April 2012 | Volume 54 | Number 4
It's Complicated

Mining the Research

Matthew Swift

Stay abreast of the latest education research with the monthly "Mining the Research" online-only column.

Competitive Food Sales in Schools and Childhood Obesity: A Longitudinal Study. Sociology of Education. (January 2012). Though many middle schools sell "competitive foods" (e.g., soft drinks, candy, snacks), this study concludes that the selling of these types of foods may not affect obesity in students. One theory is that food preference is established long before students enter middle and high schools. Researchers say, "children's weight gain between 5th and 8th grades was not associated with the introduction or the duration of exposure to competitive food sales in middle school." The study suggests that many children's food preferences and dietary patterns have already been firmly established by the time they reach middle school.

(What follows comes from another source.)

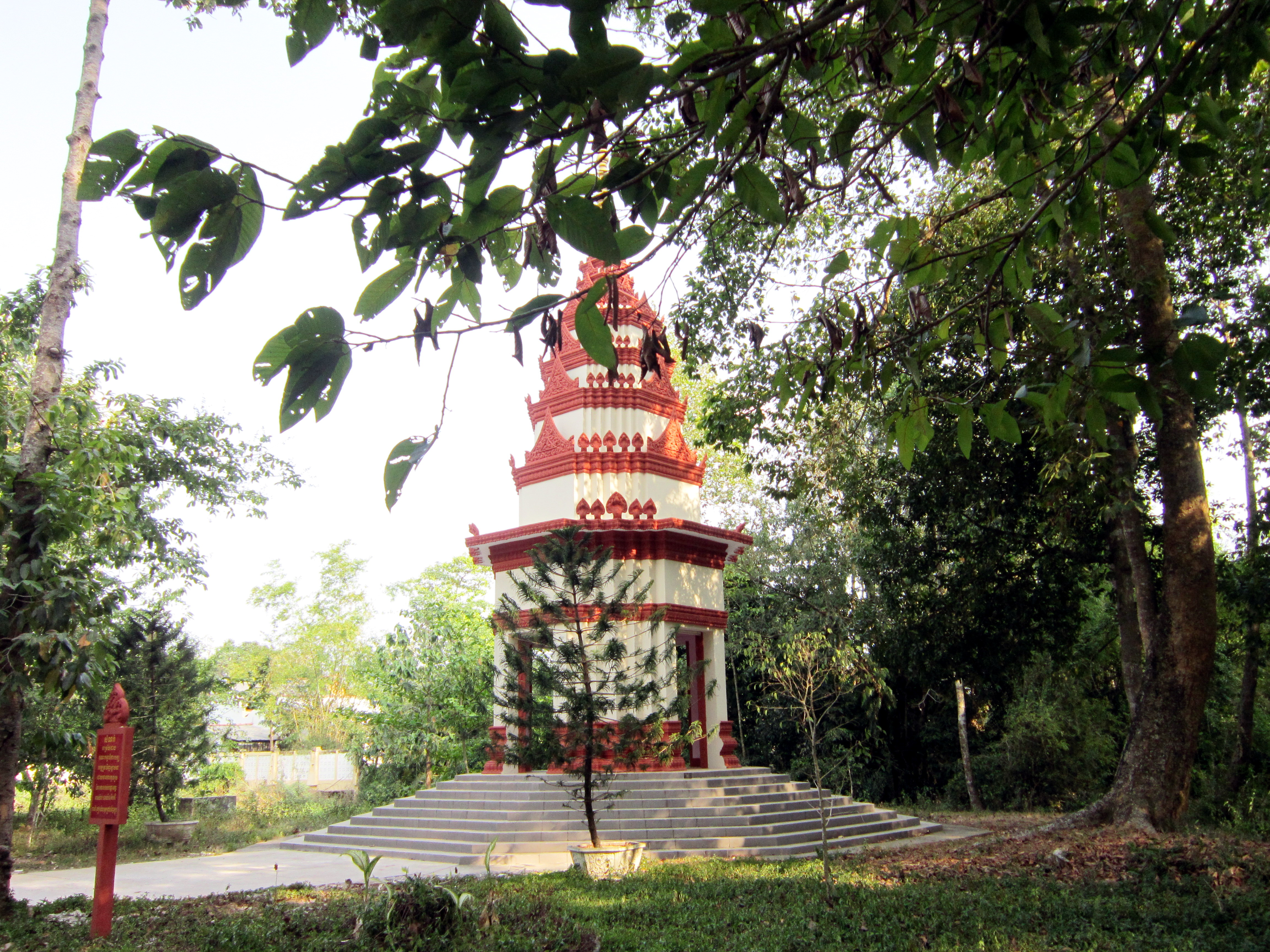 Một ngôi tháp trong khuôn viên Bảo tàng văn hóa dân tộc Khmer tỉnh Trà Vinh; hiện tọa lạc tại khóm 4, phường 8, thành phố Trà Vinh, tỉnh Trà Vinh, Việt Nam.

The Long-Term Impact of Teachers: Teacher Value-Added and Student Outcomes in Adulthood. National Bureau of Economic Research. (December 2011). Researchers from Harvard and Columbia Universities followed students from 4th grade into adulthood and found that high-quality educators influence students' graduation rates, future income, and career paths. The researchers used the "value-added" approach, which looks at teacher's effect on student test scores, to determine a teacher's quality.

Sustained Positive Effects on Graduation Rates Produced by New York City's Small Public High Schools of Choice. MDRC. (January 2012). This report looks at how students were affected by the closing of 23 large, failing schools and the opening of 216 smaller high schools. The researchers found that graduation rates had risen across subgroups (race, class, and gender) and that the students were more college- and career-ready after leaving the schools that had been designated as failing.